À quelque temps de là, un nouveau convoi partait de Saint-Malo, annoncé par Le Carpentier au Comité de Sûreté générale en ces termes, que nous avons déjà cités : « Voilà encore du gibier que je vous envoie. » Mais, plus heureux que leurs compagnons d’infortune, ces tristes voyageurs apprirent en route les événemens du 9 thermidor et la chute de Robespierre.

Après avoir délibéré sur la question de savoir s’il ne convenait pas, vu cet événement, de les ramener à Saint-Malo, leurs gardiens décidèrent de continuer leur route vers Paris, où les prisonniers arrivèrent pour apprendre qu’ils étaient sauvés.
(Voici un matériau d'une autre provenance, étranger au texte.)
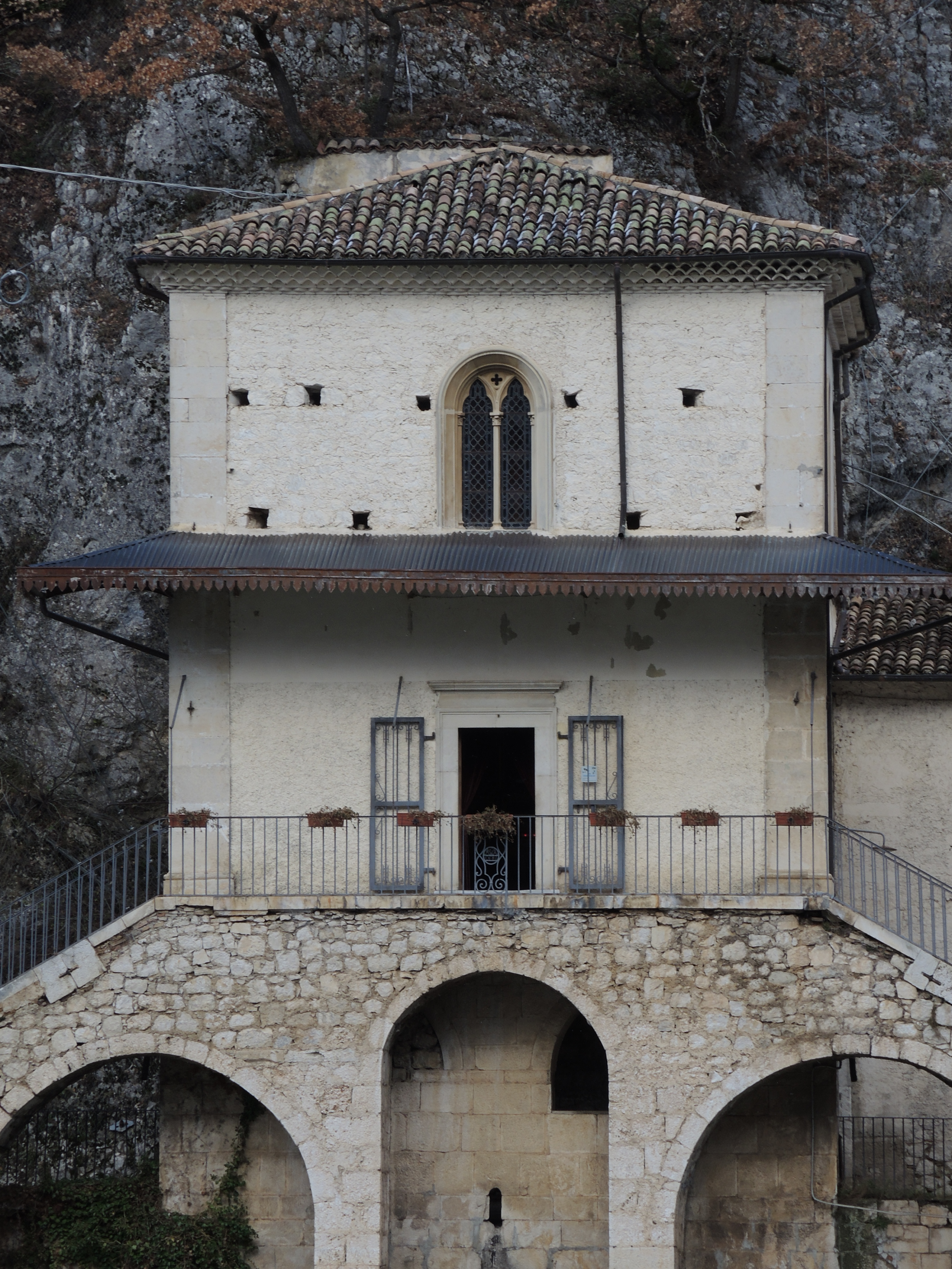 Scanno: Chiesa della Madonna del Lago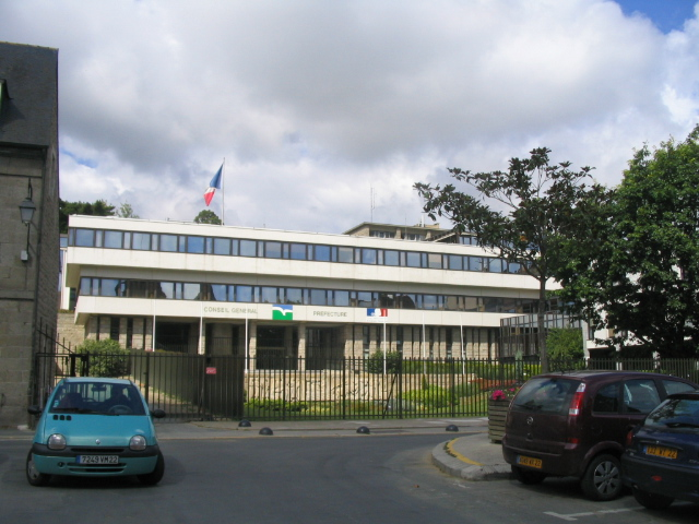 préfecture de saint-brieuc

C’est probablement dans ce convoi que se trouvait le marquis de Saint-Pern-Ligouyer. Il ignorait encore que sa femme avait péri quelques jours avant. Il ne le sut qu’à son arrivée. Il était déjà malade, et son état, aggravé par cette nouvelle comme par les fatigues du voyage, le fit retenir en prison, puis dans une maison de santé où, comme nous l’avons dit, il mourut l’année suivante.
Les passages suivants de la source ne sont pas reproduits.